大不了,朕不做那个中原天子,朕就做个南地君王。黄家人,照旧活不到换代那一刻。
母亲与我骨血相连,你我两家本是一家,为何要做出这种仇者快亲者痛的事只要黄承誉肯认罪收兵,朕发誓,朕依然可以赦他性命,保其不死。
母后是不是,也为自己打算打算。”
他愈说愈重,话到最后,脖子上青筋并起。昭淑太后还是那般无谓模样,懒懒翻看手上指甲,大抵这十来日,唯有此刻才是平静。
魏塱越急,只能说明情势越糟。于他越糟,那就是于黄家越好。固然话说的天花乱坠,昭淑太后仰头,笑道:“真是承蒙天子圣恩,不若,天子也允哀家,给承誉那孩子修书一封,好好劝他一劝。”
“母后打算,怎么个劝法?”
昭淑太后笑道:“就劝承誉,和陛下一样,宽和心慈,仁爱手软。若有来日,许天子不死,权柄不失。”那句藏着多年的讥讽终于说出口:“你不就是,想当个皇帝么。”

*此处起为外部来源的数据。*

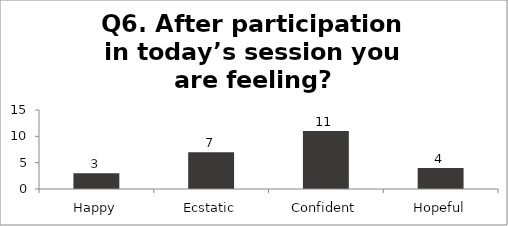
| Category | Q6. After participation in today’s session you are feeling? |
|---|---|
| Happy | 3 |
| Ecstatic | 7 |
| Confident | 11 |
| Hopeful | 4 |

魏塱大怒,拂手将旁边烛台倾翻,喝道:“你敢拿黄承誉跟朕作比?”
昭淑太后一脸无畏瞧着他,答案昭然若揭,无需她张口,魏塱已然气血冲脑,切齿道:“你当真以为黄家几个酒囊饭袋能反了天,不过就是北地胡人生乱,他占了个便宜尔。母后....”
他尽力压着怒气,道:“母后,如今这位置,是你我共谋来,你又为何,为何要与他人共谋,掀了这天下。
便是朕输了,朕输了,黄承誉又能守着这京都多久。你就不怕,不怕咱们斗的两败俱伤,胡人过来坐收渔利。到时候,母后可是连声姑母也听不着,母后就不多想想?”
昭淑太后摊了摊手,笑道:“哀家想什么啊,哀家在这笼子里,一日日的,能想出个什么来。倒是皇帝想的多,怎么,这是自己想不够,要哀家跟着一起想。”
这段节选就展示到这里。